Problem description: A precise copy of the data is required, with every picture left out.

Exercise material: Begin

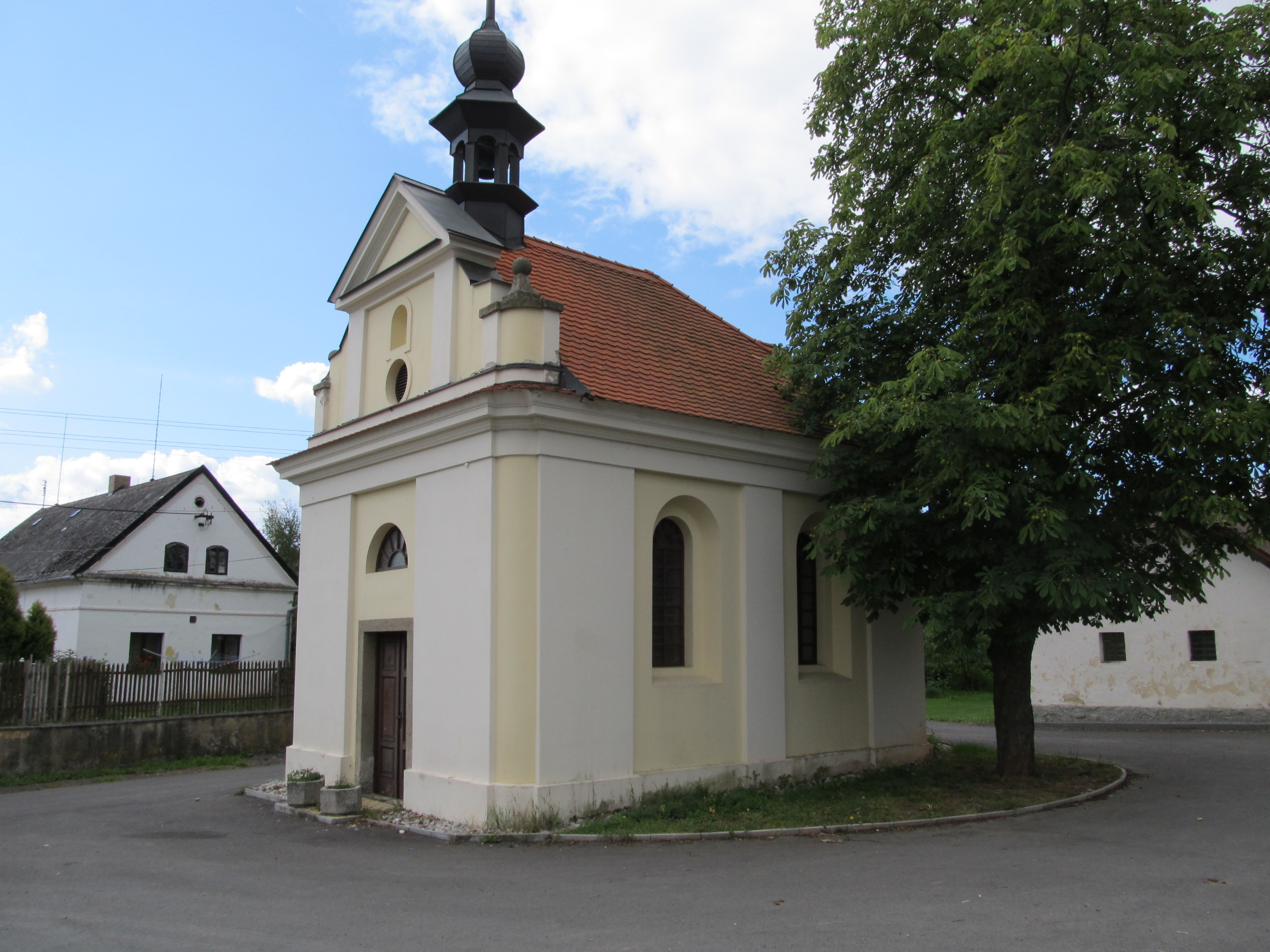 Hůrky - kaplička
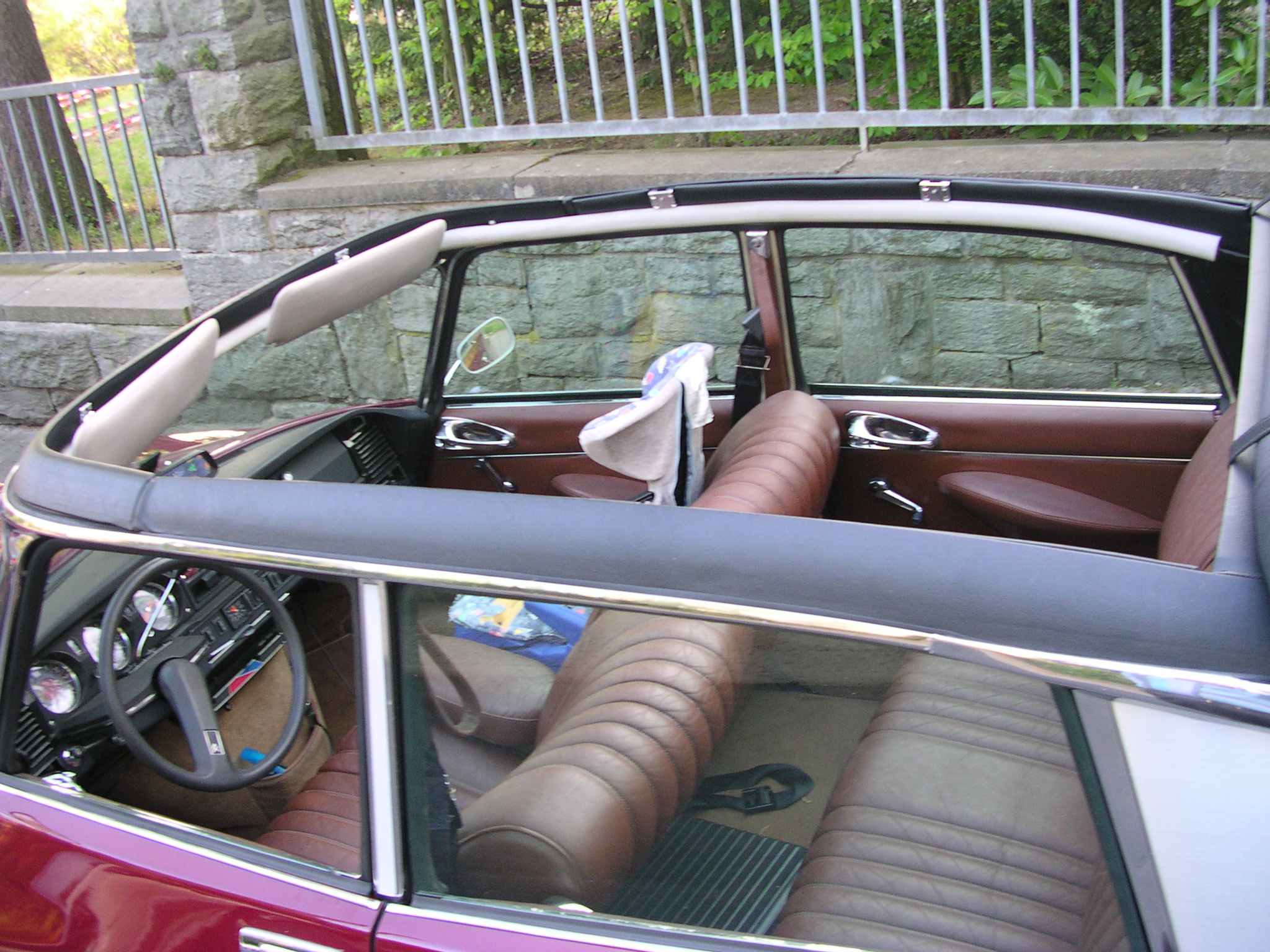 Citroën DS Cabrio mit 4 Türen, gesehen in Wiesbaden
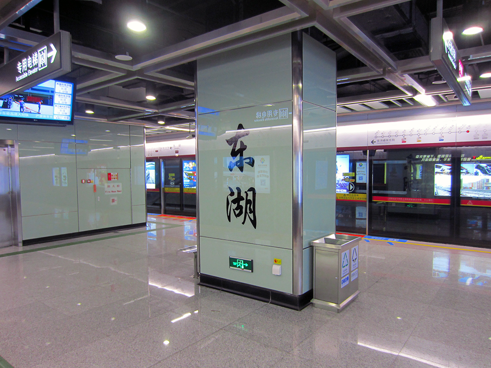 東湖站站台中部
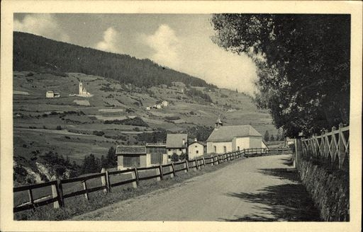 Burvagn im Oberhalbstein auf Fotografie von 1927
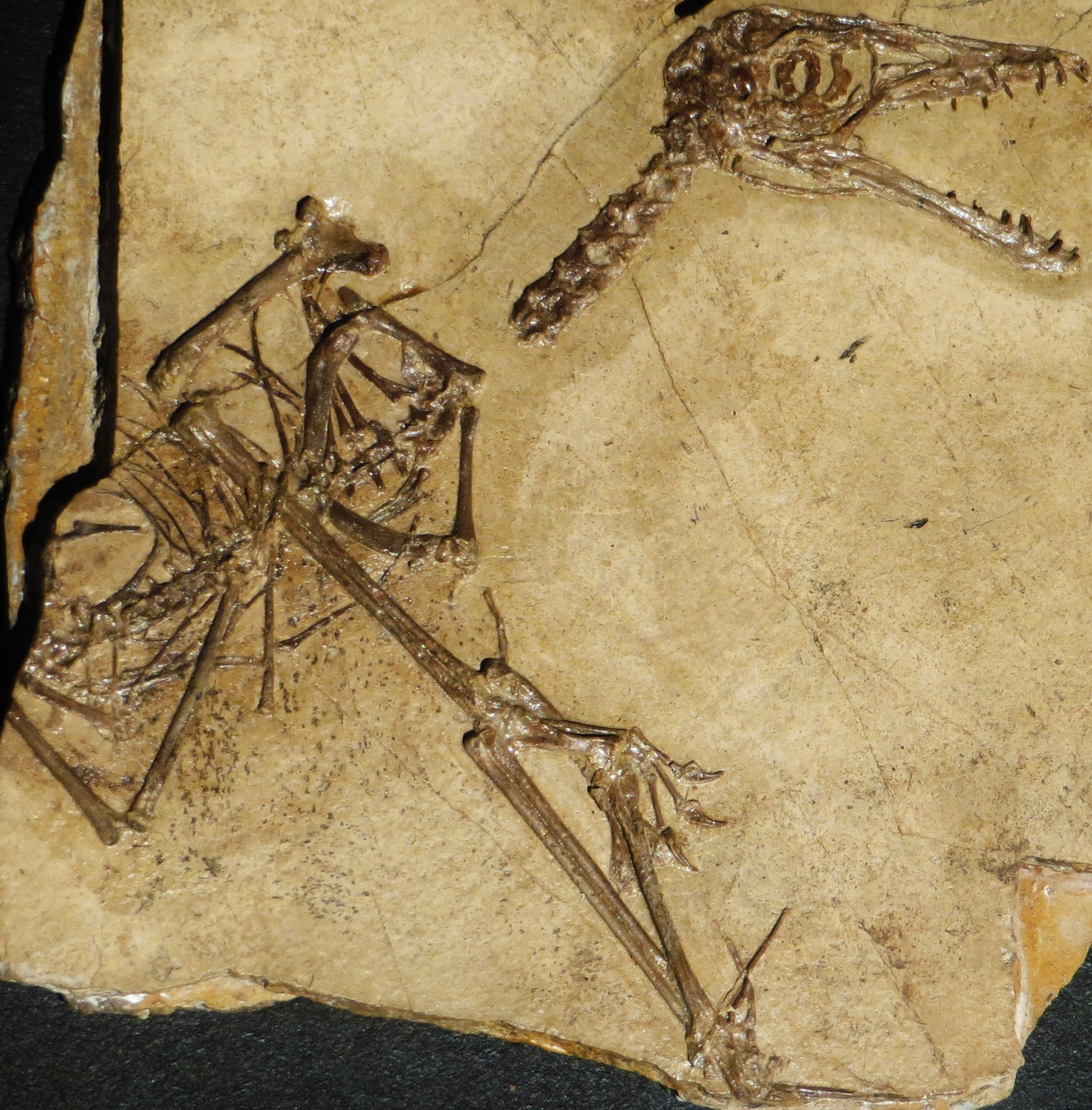 Fossil of Sordes, an extinct reptile- Took the picture at Dinosaurium, Prague
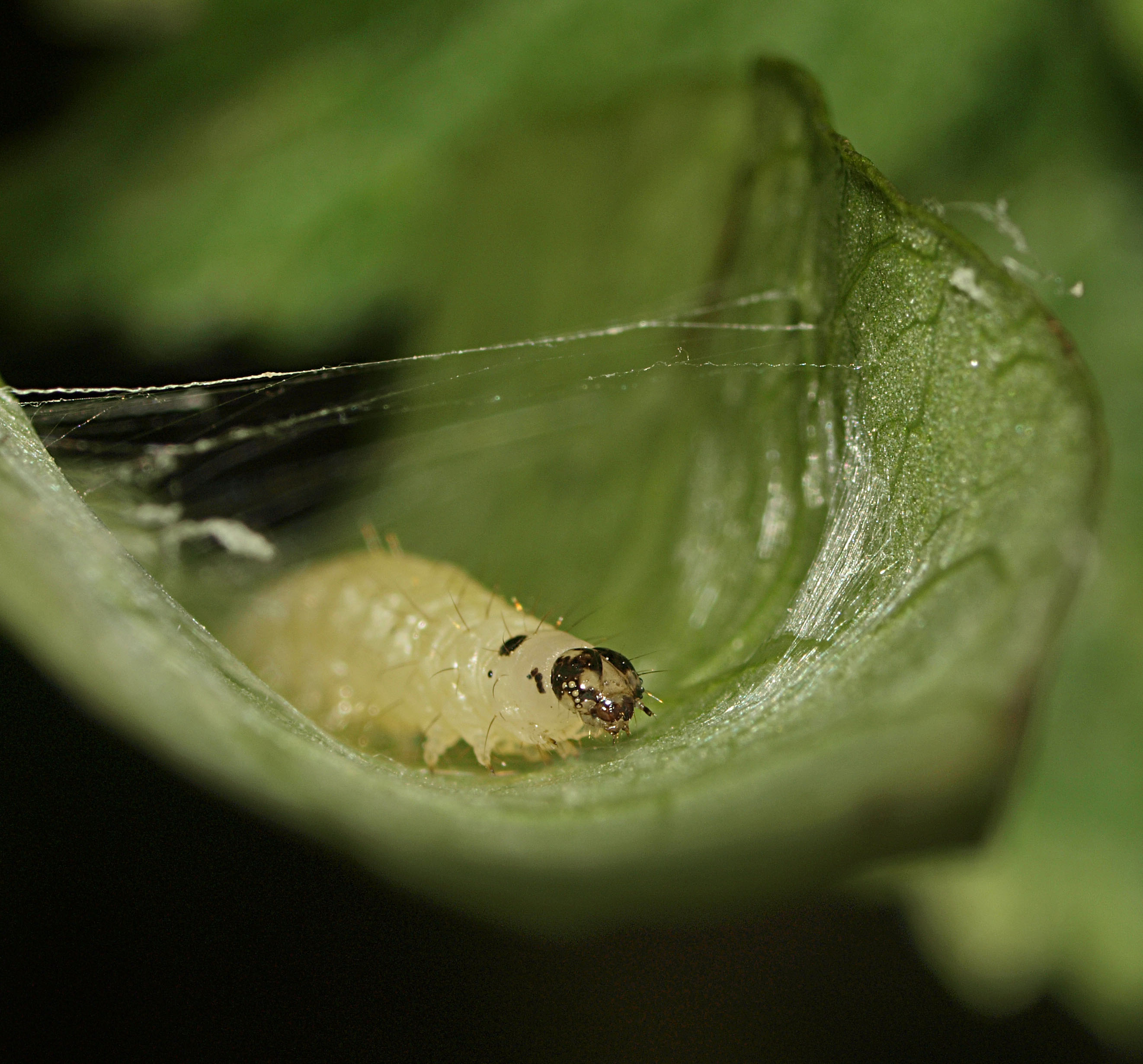 Larva close to moulting. The new black stemmata (eyes) can already be seen behind the old head capsule. Nældehalvmøl larve tæt på et hudskifte. De nye sorte øjne kan allerede ses bag den gamle hovedskal.
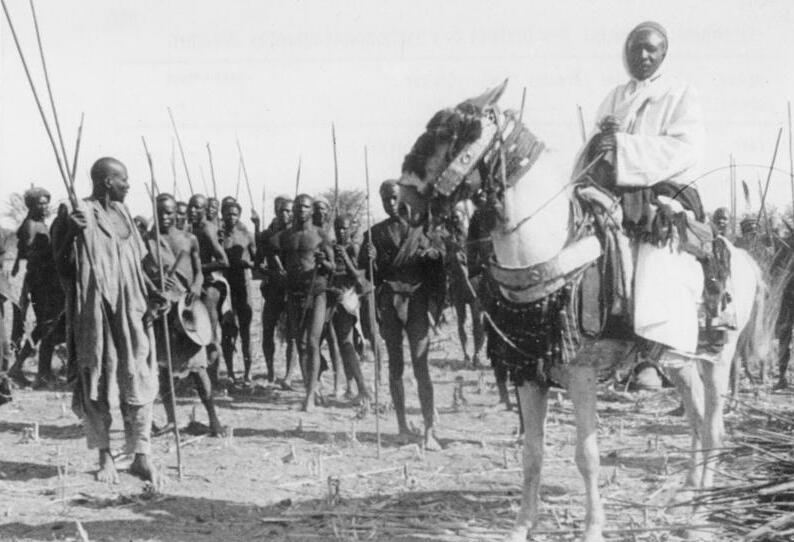 Kamerun. Mandara. Der Sultan Bukar, der gekommen ist zur Begegnung mit der Mission
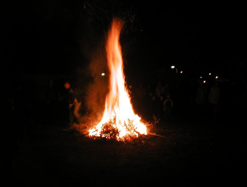 "Påskeld 2005, Mossen, Göteborg, taget av mig själv."
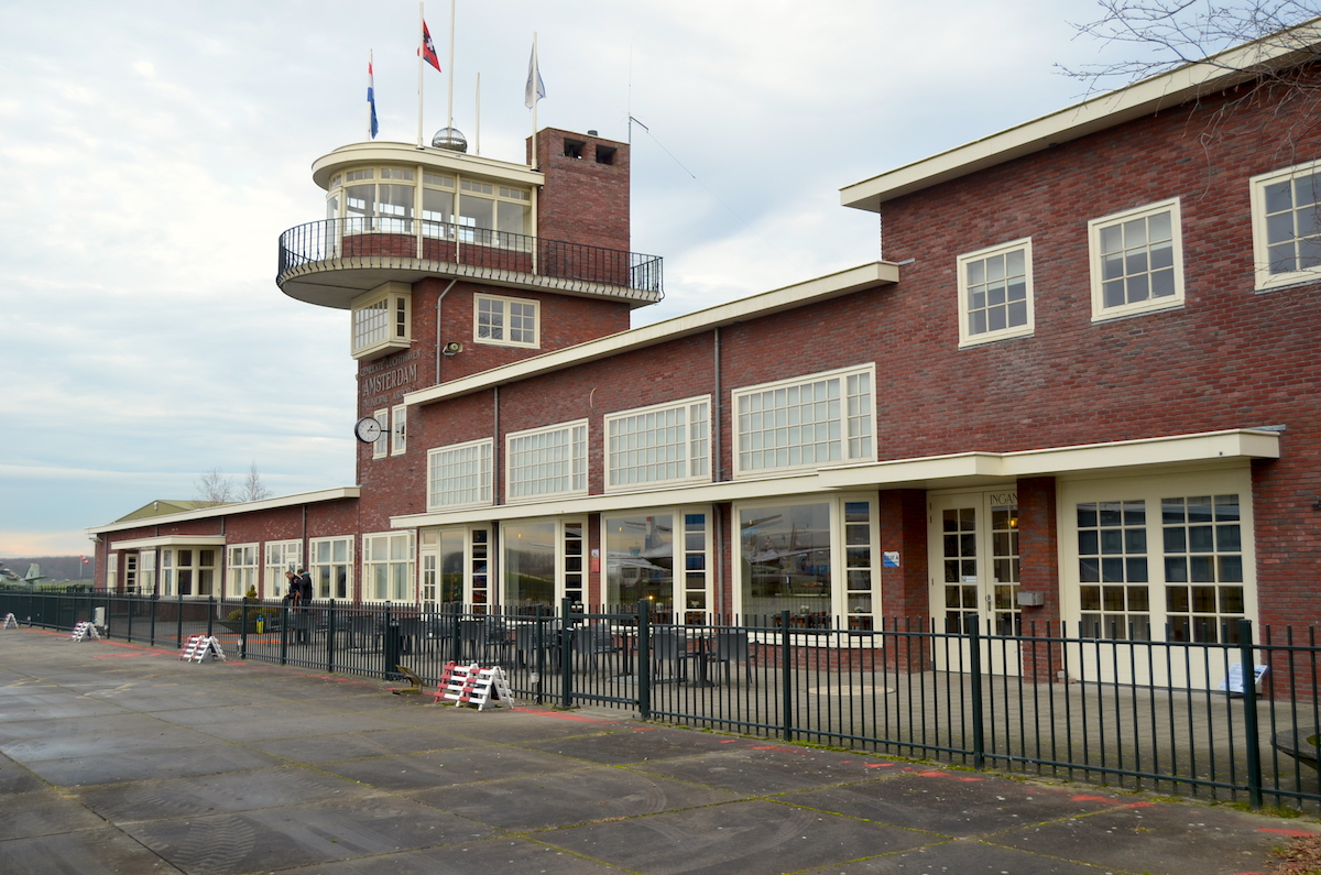 Aviodrome Lelystad. Luchthavengebouw exterieur. Foto: Erik Swierstra.

Exercise material: End

Written response:
 Hůrky - kaplička
 Citroën DS Cabrio mit 4 Türen, gesehen in Wiesbaden
 東湖站站台中部
 Burvagn im Oberhalbstein auf Fotografie von 1927
 Fossil of Sordes, an extinct reptile- Took the picture at Dinosaurium, Prague
 Larva close to moulting. The new black stemmata (eyes) can already be seen behind the old head capsule. Nældehalvmøl larve tæt på et hudskifte. De nye sorte øjne kan allerede ses bag den gamle hovedskal.
 Kamerun. Mandara. Der Sultan Bukar, der gekommen ist zur Begegnung mit der Mission
 "Påskeld 2005, Mossen, Göteborg, taget av mig själv."
 Aviodrome Lelystad. Luchthavengebouw exterieur. Foto: Erik Swierstra.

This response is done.